Pluses: She'll buy all her own drinks and work herself into a stupor. All you have to do is show up when she's horny enough to take someone home.

Minuses: The problem isn't that she probably has herpes, it's that she definitely does.

How to land her: The Party Girl makes a hobby out of getting shit-faced and picking up guys at bars. It is this behaviour that defines her as a woman, so you just have to show up and be next to her when she's handing out invitations. Oh, and don't try to keep up with her alcohol-wise, because if you do, your equipment won't be in working order when you get back to her place, and you don't want to deal with a Party Girl when she's faced with an erectile dysfunction.

Exit strategy: Just try not to wake her when you skulk out in the morning.

The Tough Girl

How to spot her: When a curvy girl with large hoop earrings, and inappropriately tight outfit, agressive sexuality, and chewing gum comes over and inspects you, then it's a Tough Girl.

Where to find her: The less fine nightclubs, hip-hop shows, urban neighbourhoods, anywhere where lads hang out.

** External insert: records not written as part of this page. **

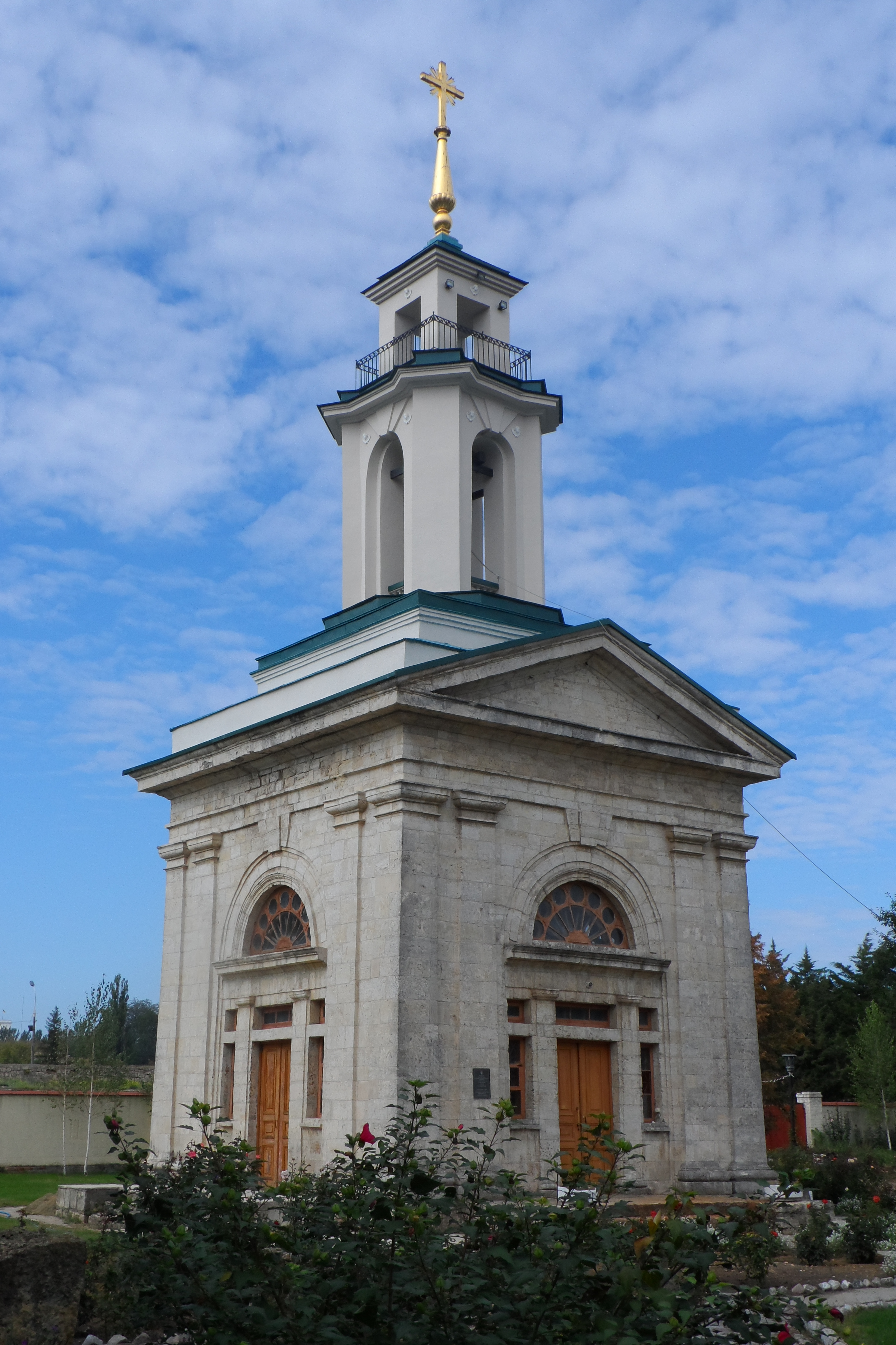 Дзвіниця Катерининського собору (мур.), Херсон, Перекопська вул., 13
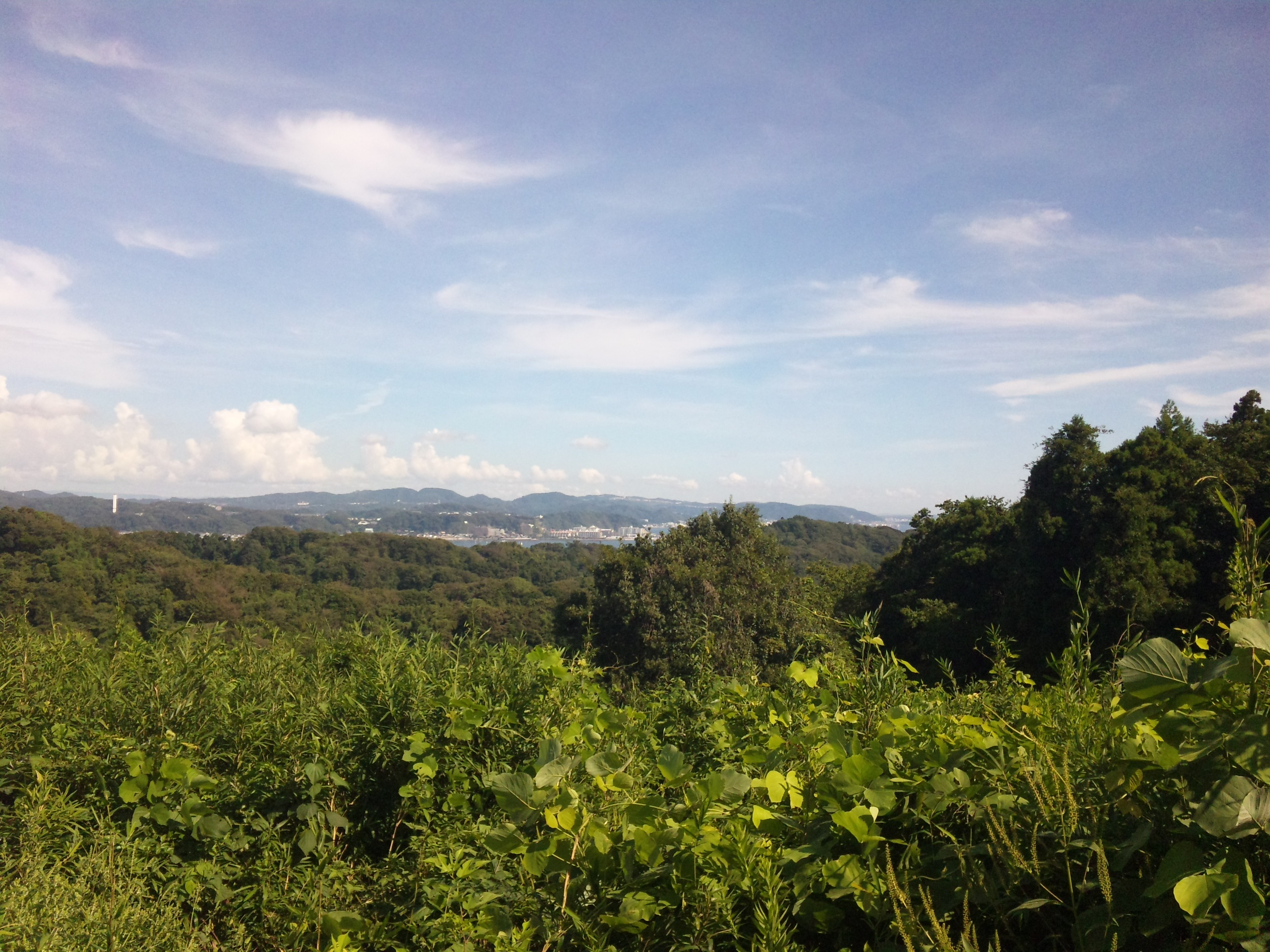 鎌倉山山頂付近
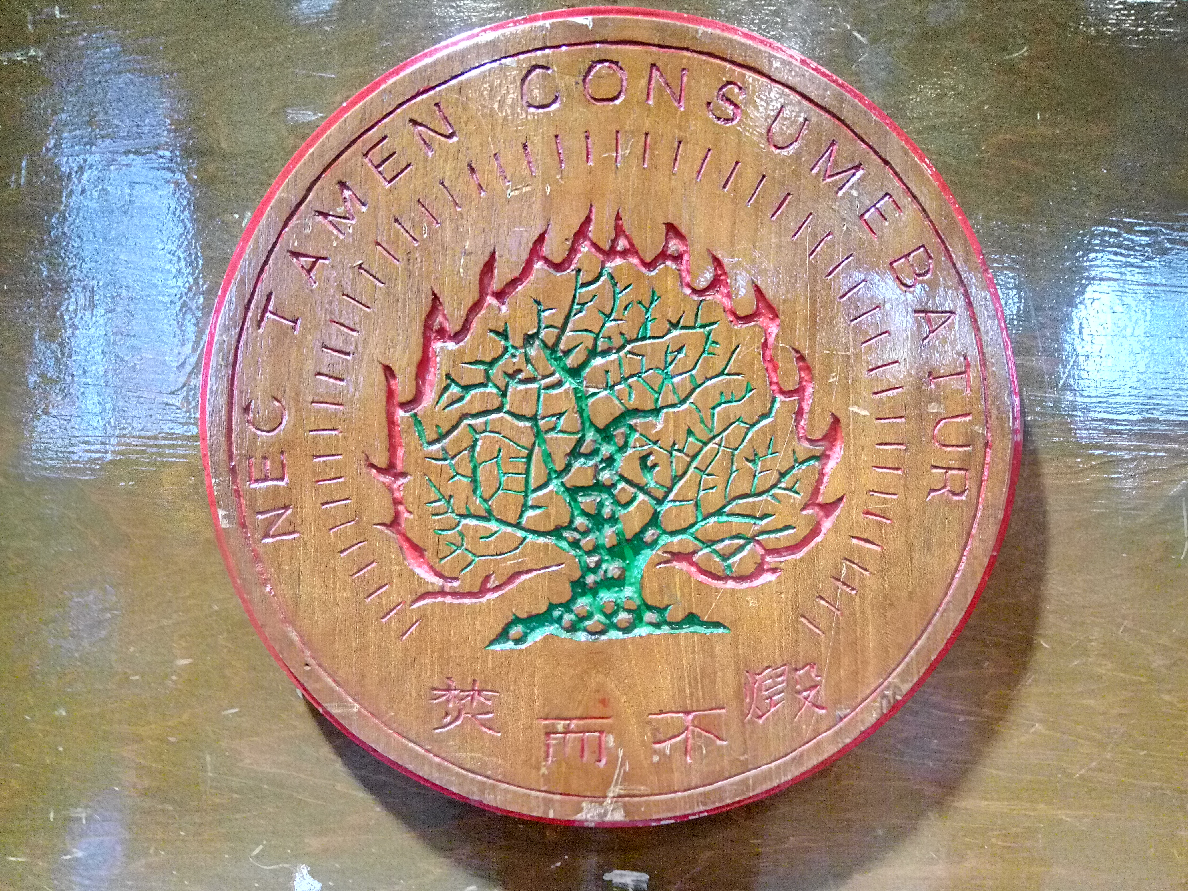 台湾基督長老教会のロゴ
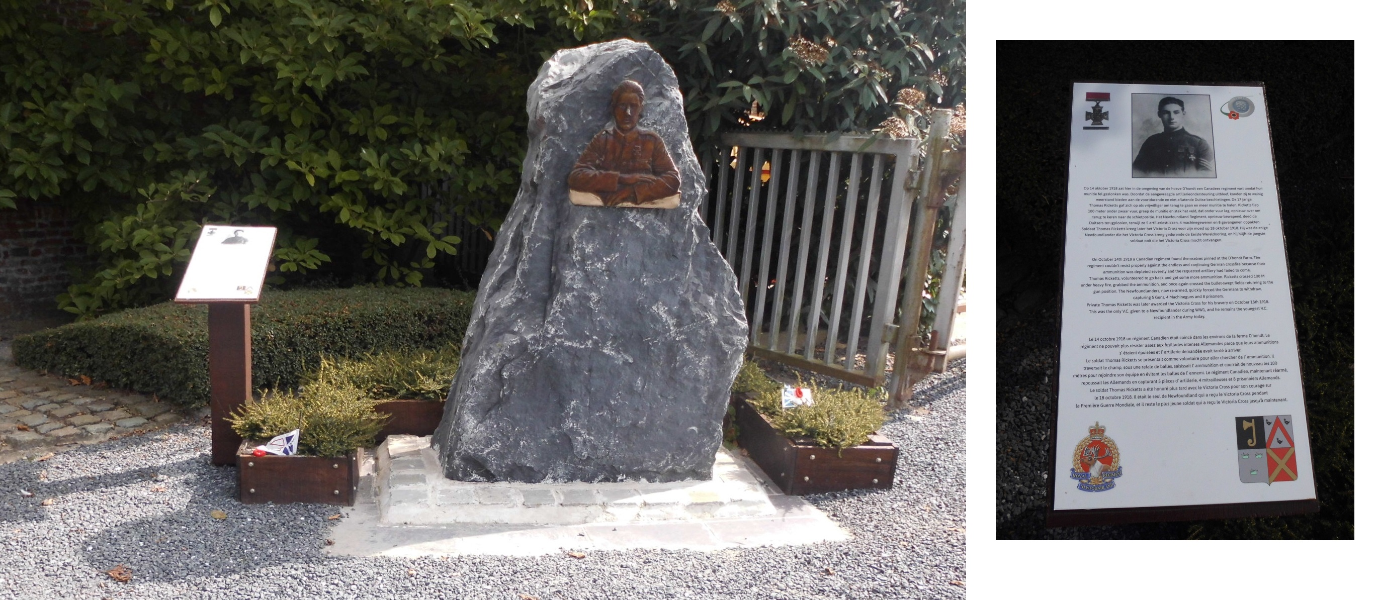 Thomas Rickettsmonument aan het Beurtepachthof - Gullegemsestraat - Sint-Eloois-Winkel - Ledegem - West-Vlaanderen - België
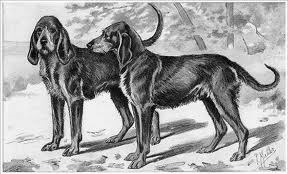 Chien gris de St. Louis. (gravure)
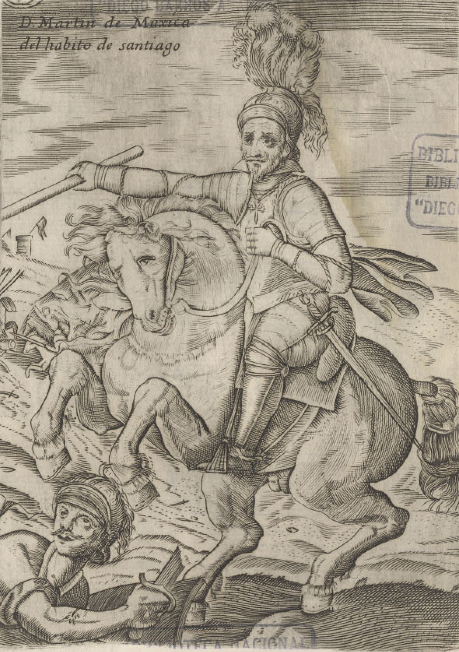 Martín de Mujica: Chile's spaniard governator (1646-1649). // Gobernador español de Chile entre 1646 y 1649.
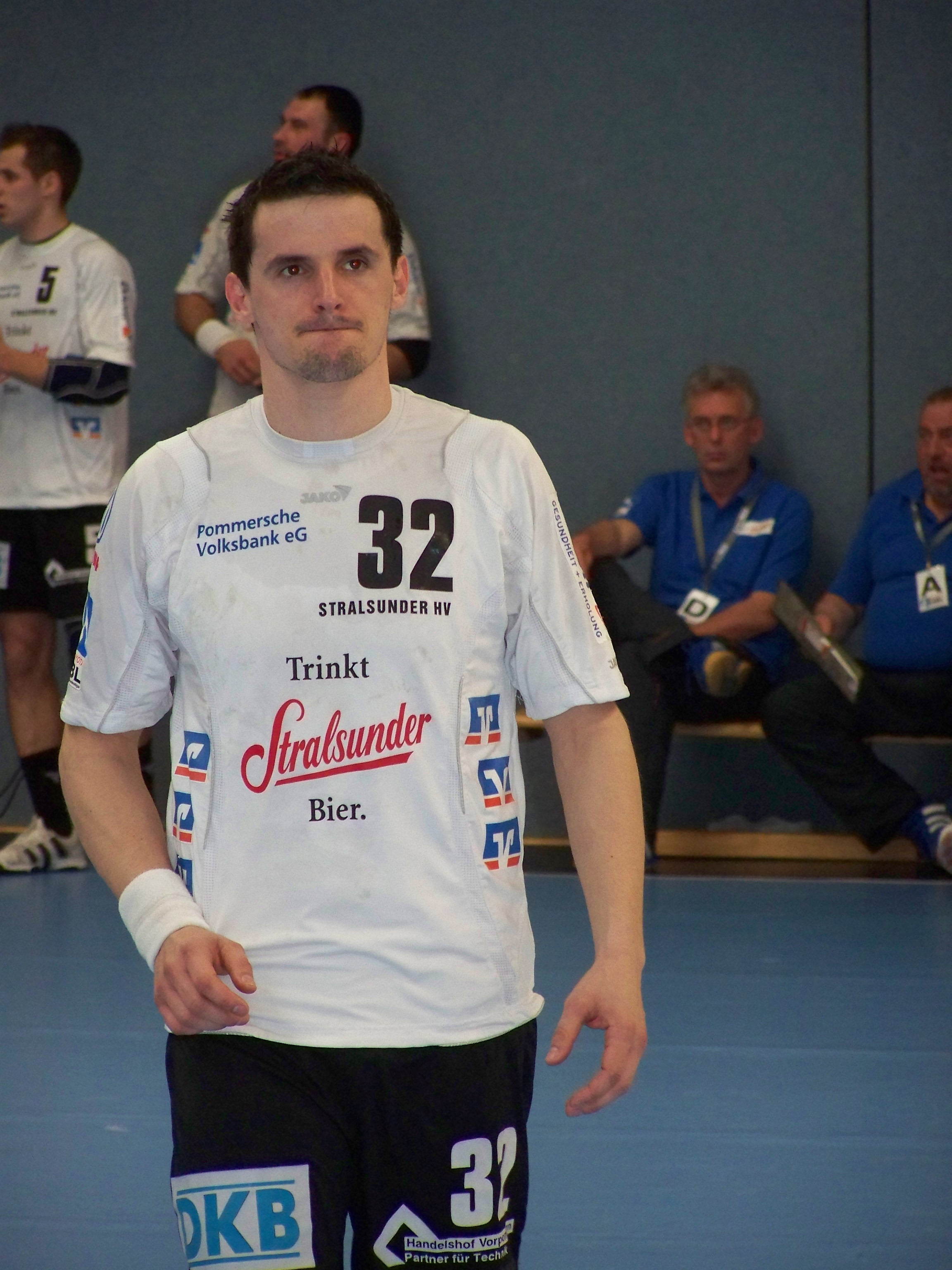 Der kroatische Handballspieler Ivan Ninčević vom Stralsunder HV beim Bundesliga-Spiel gegen den de.MT Melsungen am 4. April 2009.
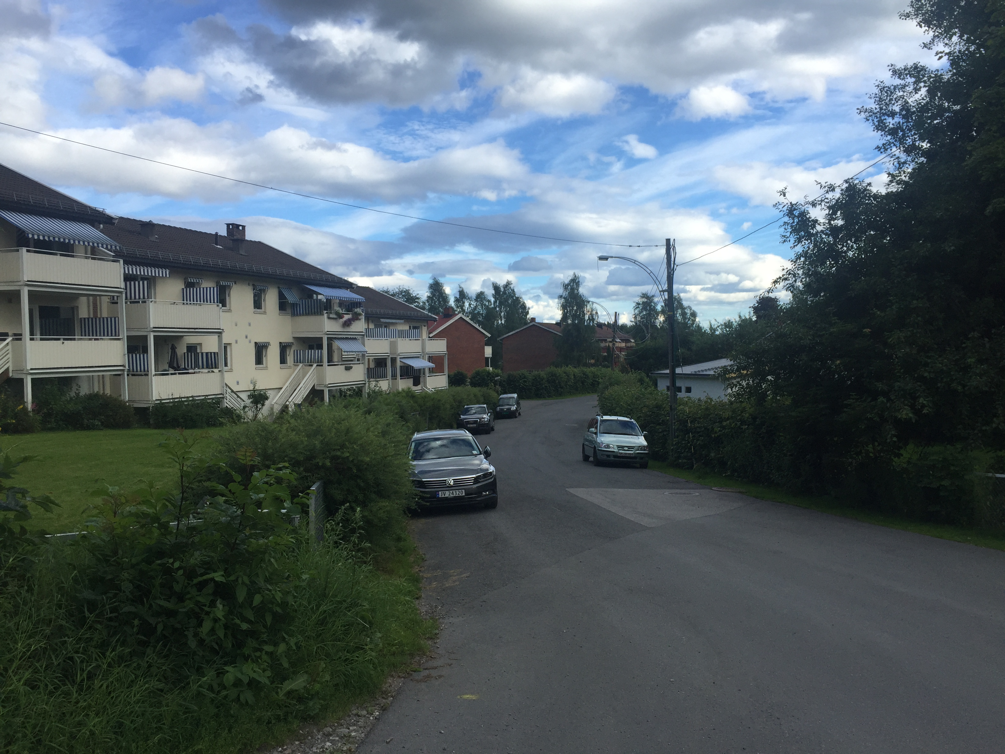 Ekraveien helt ved enden mot Bogstad.
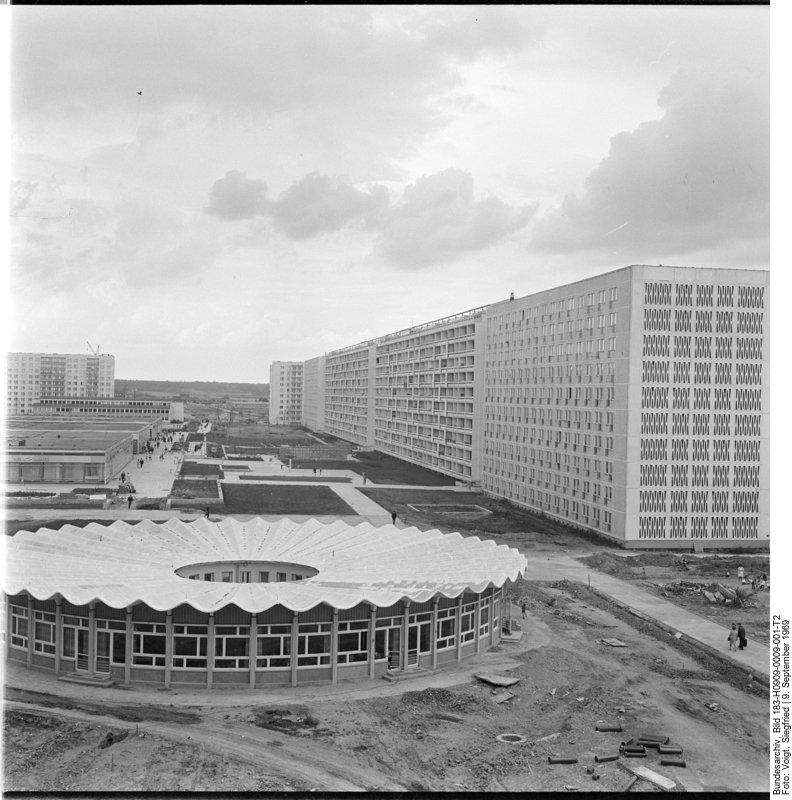 Zentralbild / Voigt / 9.9.69 / ku / Halle-Neustadt: Die junge Stadt Halle-Neustadt mit 25.000 Einwohnern und 9.000 Wohnungen hatte im Juli den 5. Jahrestag der Grundsteinlegung und den 2. Jahrestag der Verleihung der Stadtrechte. Unser Panorama zeigt in der Bildmitte den interessanten Delta-Kindergarten, der nach einer neuen Bauweise errichtet wurde. Information added by Wikimedia users."Block 10", später Block 618 bis 621, Adresse heute: Zerbster Straße 25-43, 06124 Halle (Saale). Originale Beschreibungen von Bild 183-F0802-0013-001: "...die Montage des längsten Wohnblocks der DDR am 31.7.67 beendet. Das 385 m lange zehngeschossige Gebäude wuchs in rund sechs Wochen empor. Die Montage-Arbeiter verbauten dabei 23000 Elemente im Gesamtgewicht von 100000 Tonnen. Der Wohnriese bietet in 320 Mehrzimmer- und 536 Einraumwohnungen Platz für rund 2000 Menschen. Ein Dachgarten wird noch angelegt; einige Räume werden zu einer Kinderkrippe mit 160 Plätzen ausgebaut. Beim Bau des Blocks hat sich das Kiewer Beispiel ausgezeichnet bewährt." Im Vordergrund der 1968 erbaute kreisförmige Deltakindergarten "Buratino", dessen Dach aus den von H. Müller entwickelten Delta-HP-Schalen besteht. Der Begriff 'Delta' bezieht sich auf den konischen Verlauf der Betonschalen.

But this ravenous creature will certainly find you, and when she does, she's going in for the kill.

Pluses: It feels nice to be treated ike a piece of meat every now and again, right gents? And if you like it rough, then step on board.

Minuses: This is all about her getting off, and once she doeas your balls will be bluer than the Billie Hoiday songbook.

How to land her: Just say yes.

Exit strategy: "What, you're going to kick me out, just like that?"

And The Gay Guy

How to spot him: The average gay is more attractive, more fit, more fey, and better dressed than the average dude, but they come in all shapes and sizes so you could be surprise.

Where to find him: When in doubt, head to a gay bar, posh neighbourhood, or that one part of the park that people always warned you about.

Pluses: Right now you're probably thinking, "No fucking way." But keep an open mind. When you're really horny and you don't have the energy to find a woman or the money to hire a whore, a gay guy will get you off without asking to many questions, and he'll leave you alone afterwards. Plus, unlike hooking up with most ladies, head and anal is guaranteed.

Minuses: You're going to have to deal with all that "Am i gay?" stuff. Don't worry, it will go away the next time you hit a woman.

How to land him: The gays are a picky bunch, so it doesn't hurt if you're attractive and well-groomed ans, most importantly, in good shape. These boys are all about the body. Then just tell them you're straight and it's your first time. That's like telling a fat girl you have a box full of cupcakes waiting at home. All that's left is closing your eyes and imagining it's a girl. As your new gay friend will tell you, it all feels the same with the lights off.

Exit strategy: "I gotta get home to my girlfriend."